*** Begin section ***

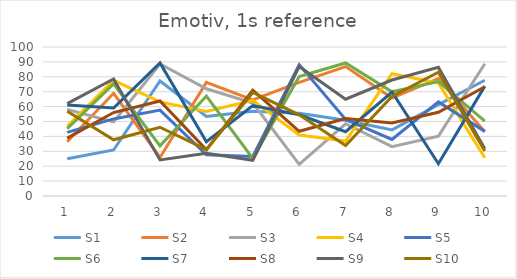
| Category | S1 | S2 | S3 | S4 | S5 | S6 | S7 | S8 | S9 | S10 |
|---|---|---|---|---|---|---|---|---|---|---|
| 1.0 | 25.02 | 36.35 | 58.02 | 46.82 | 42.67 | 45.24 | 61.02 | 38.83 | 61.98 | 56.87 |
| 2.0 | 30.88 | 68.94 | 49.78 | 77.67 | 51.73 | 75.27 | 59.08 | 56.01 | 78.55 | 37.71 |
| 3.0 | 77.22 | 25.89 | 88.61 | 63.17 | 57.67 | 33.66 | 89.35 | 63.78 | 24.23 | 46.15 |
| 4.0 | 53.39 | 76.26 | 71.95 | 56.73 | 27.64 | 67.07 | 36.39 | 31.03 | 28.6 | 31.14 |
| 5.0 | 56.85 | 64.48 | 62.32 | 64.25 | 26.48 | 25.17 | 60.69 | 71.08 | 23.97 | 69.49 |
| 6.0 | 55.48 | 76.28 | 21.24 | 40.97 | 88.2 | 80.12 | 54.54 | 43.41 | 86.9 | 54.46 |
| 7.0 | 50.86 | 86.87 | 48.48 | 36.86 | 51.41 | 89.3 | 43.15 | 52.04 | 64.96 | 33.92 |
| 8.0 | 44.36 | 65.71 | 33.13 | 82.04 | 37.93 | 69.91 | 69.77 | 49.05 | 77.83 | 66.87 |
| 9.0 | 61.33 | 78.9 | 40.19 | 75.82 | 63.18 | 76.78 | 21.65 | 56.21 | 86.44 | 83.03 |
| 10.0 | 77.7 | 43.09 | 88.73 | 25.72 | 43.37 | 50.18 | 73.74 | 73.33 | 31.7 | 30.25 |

*** End section ***
*** Begin section ***

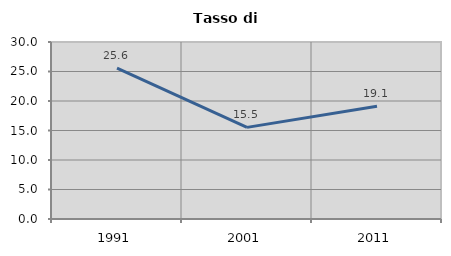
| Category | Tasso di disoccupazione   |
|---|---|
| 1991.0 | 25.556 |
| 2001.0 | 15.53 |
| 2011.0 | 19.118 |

*** End section ***

__EXERCISE PROMPT__. Find the line with "86.9 | 54.46 |" in the material above. Reproduce it and each line after it up to and including the line with "31.7 | 30.25 |".

__WRITTEN REPLY__.
| 6.0 | 55.48 | 76.28 | 21.24 | 40.97 | 88.2 | 80.12 | 54.54 | 43.41 | 86.9 | 54.46 |
| 7.0 | 50.86 | 86.87 | 48.48 | 36.86 | 51.41 | 89.3 | 43.15 | 52.04 | 64.96 | 33.92 |
| 8.0 | 44.36 | 65.71 | 33.13 | 82.04 | 37.93 | 69.91 | 69.77 | 49.05 | 77.83 | 66.87 |
| 9.0 | 61.33 | 78.9 | 40.19 | 75.82 | 63.18 | 76.78 | 21.65 | 56.21 | 86.44 | 83.03 |
| 10.0 | 77.7 | 43.09 | 88.73 | 25.72 | 43.37 | 50.18 | 73.74 | 73.33 | 31.7 | 30.25 |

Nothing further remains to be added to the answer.